Adoubé par Washington, le président ukrainien Piotr Porochenko ne cache même plus ses ambitions belliqueuses et reconnaît que les accords de Minsk ont échoué. L’illusion n’en était même pas balayée, a annoncé Richard Labévière, journaliste et essayiste, rédacteur en chef de la revue de l’Institut des hautes études de défense nationale «Défense» (2003-2010), rédacteur en chef d’Esprit@corsaire : «Il y a une volonté de l’armée ukrainienne de remettre en cause les accords de Minsk. Sur le plan militaire, on voit que les forces de Kiev ont repris l’initiative militaire (batailles de Marinka et de Krasnogorovka), probablement confortées par les dernières déclarations du chef de l’état-major des Etats-Unis qui considèrent la Russie comme l’ennemi stratégique le plus préoccupant pour l’hégémonie américaine. Les raisons avancées sont la modernité et les dotations en matériel performant de l’armée russe. Le Pentagone abaisse ses cartes en prônant un rattachement de l’Ukraine à l’OTAN. Or, c’est prévu depuis le début de la négociation des accords-cadres entre l’Union européenne et l’Ukraine, excluant Moscou. C’est bel et bien dans le sillage du cheval de Troie de l’Union européenne».

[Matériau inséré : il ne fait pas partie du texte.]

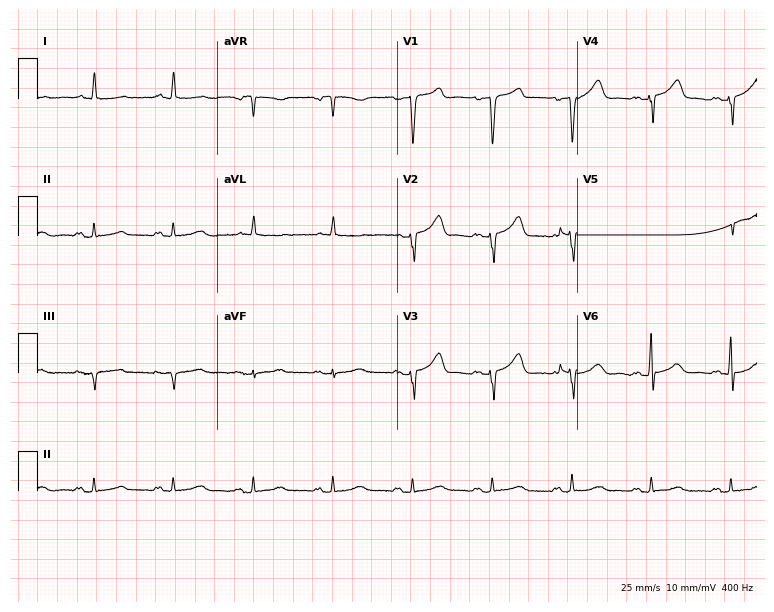
12-lead ECG from a 67-year-old male patient. No first-degree AV block, right bundle branch block (RBBB), left bundle branch block (LBBB), sinus bradycardia, atrial fibrillation (AF) or sinus tachycardia recorded for this tracing. Findings outside these six are not listed.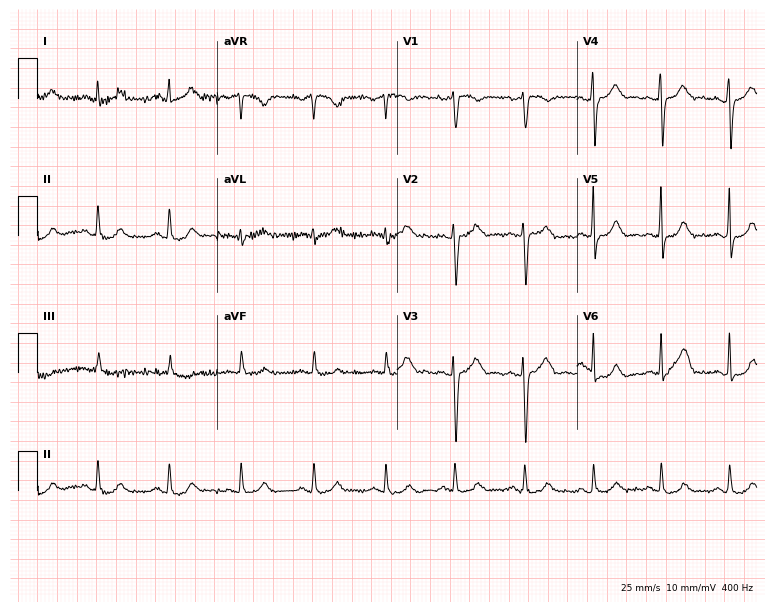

L’adoption d’une nouvelle doctrine militaire le jour de l’anniversaire de six mois des ententes de Minsk n’est pas une coïncidence de calendrier. Richard Labévière témoigne : «Après la chute du mur de Berlin, les Ukrainiens ont construit un mur, dont ils annoncent l’achèvement en 2018, qui va coûter des centaines de millions de dollars. On y voit une volonté de partition du pays, du rattachement non seulement aux pays de l’Union européenne, mais aussi aux pays de l’OTAN. Toutes les initiatives russes : modernisation des capacités de défense, réinvestissement dans certaines zones géopolitiques comme l’Arctique, fermeté dans la crise syrienne, etc. – agace les Etats-Unis et les pays de l’OTAN. Logiquement, on est, à travers l’Ukraine, dans un rapport de force, un bras-de-fer traditionnel opposant les Etats-Unis et leurs alliés de l’OTAN face à la Russie. C’est insupportable dans un contexte de mondialisation qui profite essentiellement aux intérêts américains et anglo-saxons».
Pour le moment, la crise ukrainienne semble être délaissée. A la fin de son deuxième mandat présidentiel, le président Barack Obama a d’autres chats à fouetter, le sénateur guerroyeur John McCain fait pâle figure et s’abstient de tout commentaire. Idem pour Paris et Berlin qui restent intacts face au «silence de Minsk». Quant à Moscou, la rhétorique belliqueuse de Kiev continue toujours de susciter les regrets du Kremlin.
Si, auparavant, la crise ukrainienne était synonyme du «Kosovo à l’envers», Milochevitch étant puni par Washington pour avoir gouverné un pays économiquement et militairement indépendant qui ne voulait pas adhérer à l’Union européenne ni à l’OTAN, aujourd’hui, on peut dresser un parallèle avec le scénario vietnamien au milieu du XXième siècle. Le pays était divisé en deux parties, le Sud étant soutenu par les Etats-Unis et le Nord – par l’URSS. Du point de vue militaire, l’affrontement entre l’Ukraine de l’Est et de l’Ouest est presque identique. Cependant, le «Vietnam ukrainien» se trouve en Europe près des frontières russes, le Donbass étant, en quelque sorte, le «Vietnam du Nord».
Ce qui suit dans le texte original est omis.